## WHAT TO DO
Would you copy out the following entries exactly, without any of the pictures?

[Data records]
+ + +
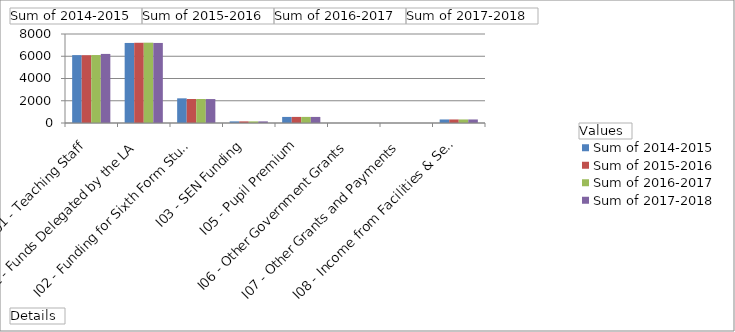
| Category | Sum of 2014-2015 | Sum of 2015-2016 | Sum of 2016-2017 | Sum of 2017-2018 |
|---|---|---|---|---|
| E01 - Teaching Staff | 6101.849 | 6095.253 | 6108.547 | 6209.685 |
| I01 - Funds Delegated by the LA | 7195.151 | 7211.411 | 7219.569 | 7195.151 |
| I02 - Funding for Sixth Form Students | 2217.135 | 2157.051 | 2159.491 | 2152.187 |
| I03 - SEN Funding | 144.989 | 145.316 | 145.481 | 144.989 |
| I05 - Pupil Premium | 546.254 | 547.488 | 548.107 | 546.254 |
| I06 - Other Government Grants | 0 | 0 | 0 | 0 |
| I07 - Other Grants and Payments | 0 | 0 | 0 | 0 |
| I08 - Income from Facilities & Services | 316.943 | 317.659 | 318.018 | 316.943 |
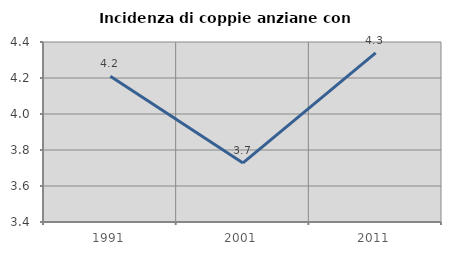
| Category | Incidenza di coppie anziane con figli |
|---|---|
| 1991.0 | 4.209 |
| 2001.0 | 3.728 |
| 2011.0 | 4.34 |
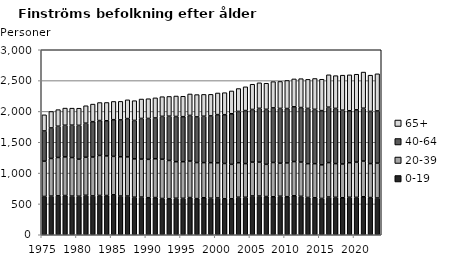
| Category | 0-19 | 20-39 | 40-64 | 65+ |
|---|---|---|---|---|
| 1975.0 | 621 | 572 | 490 | 262 |
| 1976.0 | 627 | 610 | 495 | 267 |
| 1977.0 | 631 | 622 | 507 | 269 |
| 1978.0 | 636 | 627 | 513 | 278 |
| 1979.0 | 627 | 625 | 525 | 276 |
| 1980.0 | 625 | 601 | 548 | 278 |
| 1981.0 | 640 | 617 | 552 | 283 |
| 1982.0 | 630 | 631 | 573 | 285 |
| 1983.0 | 637 | 649 | 566 | 292 |
| 1984.0 | 636 | 643 | 569 | 297 |
| 1985.0 | 648 | 623 | 595 | 296 |
| 1986.0 | 628 | 637 | 598 | 300 |
| 1987.0 | 628 | 635 | 621 | 304 |
| 1988.0 | 609 | 622 | 623 | 320 |
| 1989.0 | 611 | 616 | 659 | 315 |
| 1990.0 | 601 | 622 | 663 | 320 |
| 1991.0 | 603 | 630 | 661 | 326 |
| 1992.0 | 588 | 637 | 695 | 319 |
| 1993.0 | 585 | 620 | 718 | 320 |
| 1994.0 | 592 | 593 | 733 | 332 |
| 1995.0 | 591 | 594 | 730 | 331 |
| 1996.0 | 603 | 592 | 740 | 348 |
| 1997.0 | 586 | 585 | 740 | 362 |
| 1998.0 | 600 | 570 | 752 | 354 |
| 1999.0 | 593 | 576 | 758 | 350 |
| 2000.0 | 597 | 569 | 782 | 351 |
| 2001.0 | 583 | 573 | 791 | 357 |
| 2002.0 | 583 | 559 | 820 | 370 |
| 2003.0 | 609 | 559 | 832 | 371 |
| 2004.0 | 608 | 546 | 860 | 385 |
| 2005.0 | 629 | 549 | 854 | 409 |
| 2006.0 | 628 | 550 | 872 | 414 |
| 2007.0 | 620 | 522 | 892 | 423 |
| 2008.0 | 616 | 556 | 885 | 426 |
| 2009.0 | 625 | 535 | 889 | 437 |
| 2010.0 | 617 | 548 | 882 | 455 |
| 2011.0 | 632 | 555 | 888 | 452 |
| 2012.0 | 623 | 556 | 884 | 468 |
| 2013.0 | 605 | 548 | 896 | 471 |
| 2014.0 | 599 | 554 | 881 | 500 |
| 2015.0 | 589 | 545 | 879 | 509 |
| 2016.0 | 612 | 558 | 899 | 525 |
| 2017.0 | 607 | 547 | 895 | 531 |
| 2018.0 | 600 | 548 | 872 | 568 |
| 2019.0 | 608 | 560 | 843 | 582 |
| 2020.0 | 606 | 572 | 848 | 577 |
| 2021.0 | 616 | 579 | 857 | 586 |
| 2022.0 | 603 | 551 | 846 | 588 |
| 2023.0 | 596 | 566 | 846 | 602 |
+ + +
## THE COMPLETED TASK
| Category | Sum of 2014-2015 | Sum of 2015-2016 | Sum of 2016-2017 | Sum of 2017-2018 |
|---|---|---|---|---|
| E01 - Teaching Staff | 6101.849 | 6095.253 | 6108.547 | 6209.685 |
| I01 - Funds Delegated by the LA | 7195.151 | 7211.411 | 7219.569 | 7195.151 |
| I02 - Funding for Sixth Form Students | 2217.135 | 2157.051 | 2159.491 | 2152.187 |
| I03 - SEN Funding | 144.989 | 145.316 | 145.481 | 144.989 |
| I05 - Pupil Premium | 546.254 | 547.488 | 548.107 | 546.254 |
| I06 - Other Government Grants | 0 | 0 | 0 | 0 |
| I07 - Other Grants and Payments | 0 | 0 | 0 | 0 |
| I08 - Income from Facilities & Services | 316.943 | 317.659 | 318.018 | 316.943 |
| Category | Incidenza di coppie anziane con figli |
|---|---|
| 1991.0 | 4.209 |
| 2001.0 | 3.728 |
| 2011.0 | 4.34 |
| Category | 0-19 | 20-39 | 40-64 | 65+ |
|---|---|---|---|---|
| 1975.0 | 621 | 572 | 490 | 262 |
| 1976.0 | 627 | 610 | 495 | 267 |
| 1977.0 | 631 | 622 | 507 | 269 |
| 1978.0 | 636 | 627 | 513 | 278 |
| 1979.0 | 627 | 625 | 525 | 276 |
| 1980.0 | 625 | 601 | 548 | 278 |
| 1981.0 | 640 | 617 | 552 | 283 |
| 1982.0 | 630 | 631 | 573 | 285 |
| 1983.0 | 637 | 649 | 566 | 292 |
| 1984.0 | 636 | 643 | 569 | 297 |
| 1985.0 | 648 | 623 | 595 | 296 |
| 1986.0 | 628 | 637 | 598 | 300 |
| 1987.0 | 628 | 635 | 621 | 304 |
| 1988.0 | 609 | 622 | 623 | 320 |
| 1989.0 | 611 | 616 | 659 | 315 |
| 1990.0 | 601 | 622 | 663 | 320 |
| 1991.0 | 603 | 630 | 661 | 326 |
| 1992.0 | 588 | 637 | 695 | 319 |
| 1993.0 | 585 | 620 | 718 | 320 |
| 1994.0 | 592 | 593 | 733 | 332 |
| 1995.0 | 591 | 594 | 730 | 331 |
| 1996.0 | 603 | 592 | 740 | 348 |
| 1997.0 | 586 | 585 | 740 | 362 |
| 1998.0 | 600 | 570 | 752 | 354 |
| 1999.0 | 593 | 576 | 758 | 350 |
| 2000.0 | 597 | 569 | 782 | 351 |
| 2001.0 | 583 | 573 | 791 | 357 |
| 2002.0 | 583 | 559 | 820 | 370 |
| 2003.0 | 609 | 559 | 832 | 371 |
| 2004.0 | 608 | 546 | 860 | 385 |
| 2005.0 | 629 | 549 | 854 | 409 |
| 2006.0 | 628 | 550 | 872 | 414 |
| 2007.0 | 620 | 522 | 892 | 423 |
| 2008.0 | 616 | 556 | 885 | 426 |
| 2009.0 | 625 | 535 | 889 | 437 |
| 2010.0 | 617 | 548 | 882 | 455 |
| 2011.0 | 632 | 555 | 888 | 452 |
| 2012.0 | 623 | 556 | 884 | 468 |
| 2013.0 | 605 | 548 | 896 | 471 |
| 2014.0 | 599 | 554 | 881 | 500 |
| 2015.0 | 589 | 545 | 879 | 509 |
| 2016.0 | 612 | 558 | 899 | 525 |
| 2017.0 | 607 | 547 | 895 | 531 |
| 2018.0 | 600 | 548 | 872 | 568 |
| 2019.0 | 608 | 560 | 843 | 582 |
| 2020.0 | 606 | 572 | 848 | 577 |
| 2021.0 | 616 | 579 | 857 | 586 |
| 2022.0 | 603 | 551 | 846 | 588 |
| 2023.0 | 596 | 566 | 846 | 602 |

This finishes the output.